Further, according to the present invention, it has become possible to provide a sulfur-containing compound represented by the formula (2), which is very useful as a raw material intermediate for synthesizing a raw material monomer for such an optical resin.

 ──────────────────────────────────────────────────続 き Continuing on the front page (72) Inventor Masao Imai 580-32 Nagaura, Sodegaura-shi, Chiba In-house Mitsui Chemicals, Inc. Inventor Tadashi Okuma 580-32 Nagaura, Sodegaura-shi, Chiba Prefecture Mitsui Chemicals, Inc. (72) Inventor Rihoko 580, Nagaura, Sodegaura-shi, Chiba Prefecture 32 Inside Mitsui Chemicals, Inc. No. 32 Mitsui Chemicals, Inc.

Claims (5)

[Claims] 1. A sulfur-containing (meth) acrylate compound represented by the formula (1). Embedded image (Wherein, R ₁ and R ₂ represent a hydrogen atom or an alkyl group, and may combine with each other to form a ring, R ₃ represents a hydrogen atom or a methyl group, and X ₁ represents an oxygen atom or a sulfur atom.
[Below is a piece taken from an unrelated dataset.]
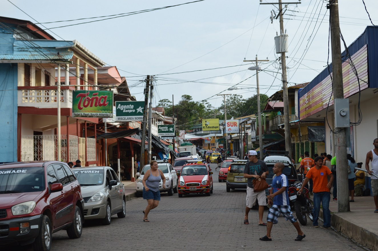 ニカラグアのカリブ海都市、ブルーフィールズ

And m represents an integer of 0 to 3 and n represents an integer of 1 to 4) 2. A polymerizable composition containing the sulfur-containing (meth) acrylate compound according to claim 1. 3. A cured product obtained by polymerizing the polymerizable composition according to claim 2. 4. An optical component comprising the cured product according to claim 3. 5. A sulfur-containing compound represented by the formula (2). Embedded image (Wherein, R ₁ and R ₂ represent a hydrogen atom or an alkyl group, and may combine with each other to form a ring; X ₂ represents a halogen atom, a hydroxy group or a thiol group;
Represents an integer of 1 to 3, and n represents an integer of 1 to 4.)